Let’s fit the model and run 20 epochs

#fit the model from image generator
history = model_lenet5.fit(
            train_rescale_ds,
            batch_size=32,
            epochs=20,
            validation_data=val_rescale_ds
)

We see even lower validation accuracy with this model and you might see high training accuracy, indicating overfitting. There are techniques such as data-augmentation and adding Dropout layers to the model, to overcome overfitting. Time permitting we will disscuss them.

VGG16

Let’s now create a VGG16 model. For this we will use the pre-trained VGG16 model.

# Import VGG16 model from Keras applications
from keras.applications.vgg16 import VGG16

#Load the pre-trained VGG16 model with weights trained on ImageNet
vgg_model = VGG16(weights='imagenet', include_top = False, input_shape = (150,150,3))
vgg_model.summary()

# Making all the layers of the VGG model non-trainable. i.e. freezing them
for layer in vgg_model.layers:
    layer.trainable = False

# Initializing the model
new_model = models.Sequential()

# Adding the convolutional part of the VGG16 model from above
new_model.add(vgg_model)

# Flattening the output of the VGG16 model because it is from a convolutional layer
new_model.add(layers.Flatten())

# Adding a dense input layer
new_model.add(layers.Dense(32, activation='relu'))

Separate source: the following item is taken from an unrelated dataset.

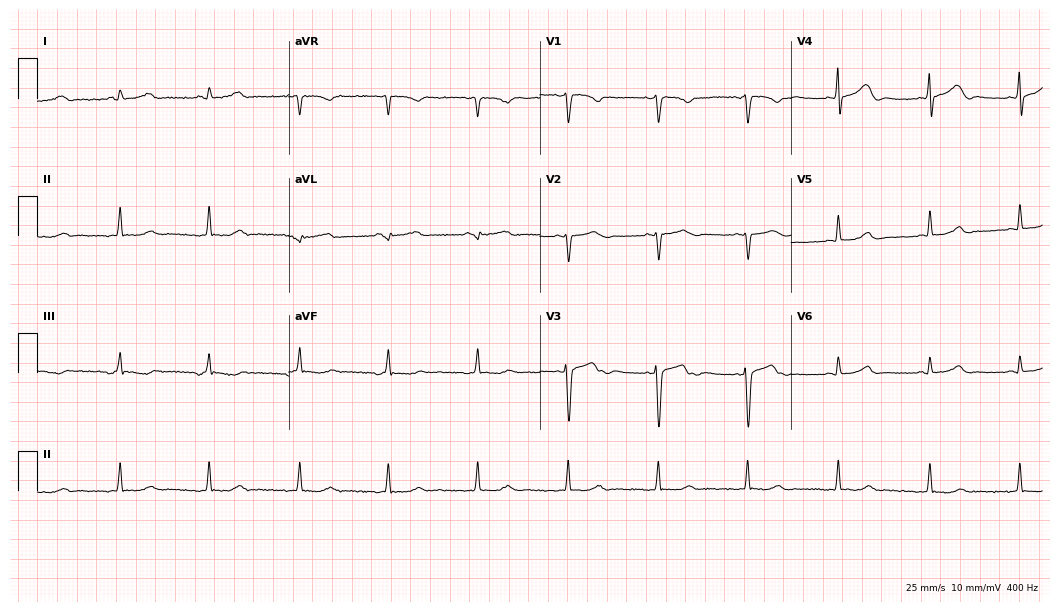
12-lead ECG from a female, 42 years old. Screened for six findings — first-degree AV block, right bundle branch block (RBBB), left bundle branch block (LBBB), sinus bradycardia, atrial fibrillation (AF), sinus tachycardia — none is recorded.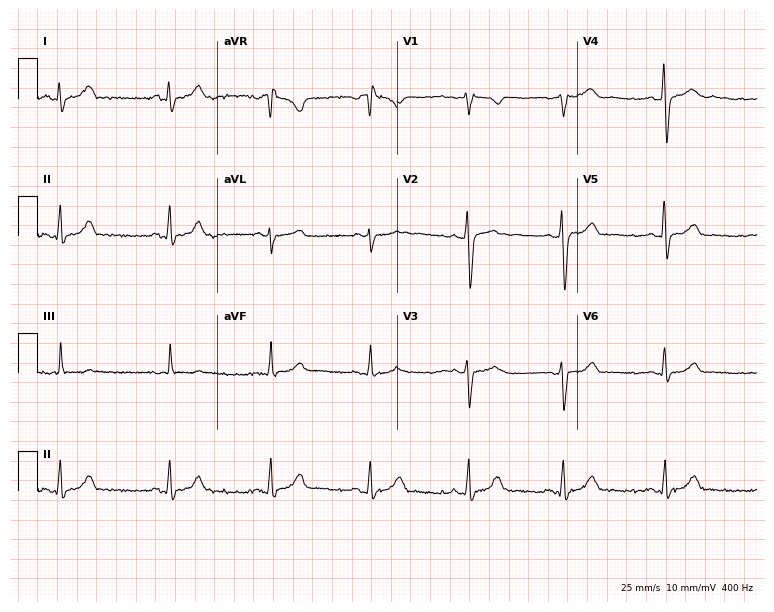
12-lead ECG from a 33-year-old female patient. Labelled as a normal ECG.

# Adding dropout prevents overfitting
new_model.add(layers.Dropout(0.2))

# Adding second input layer
new_model.add(layers.Dense(32, activation='relu'))

# Adding output layer
new_model.add(layers.Dense(3, activation='softmax'))

# Compiling the model
new_model.compile(optimizer='adam', loss='sparse_categorical_crossentropy', metrics=['accuracy'])
# Summary of the model
new_model.summary()

#fit the model from image generator
history = new_model.fit(
            train_rescale_ds,
            batch_size=32,
            epochs=20,
            validation_data=val_rescale_ds,
)

test_loss, test_accuracy = new_model.evaluate(test_rescale_ds, verbose=0)

It turns out that this model gives us the best validation and test accuracy to solve the food classification problem.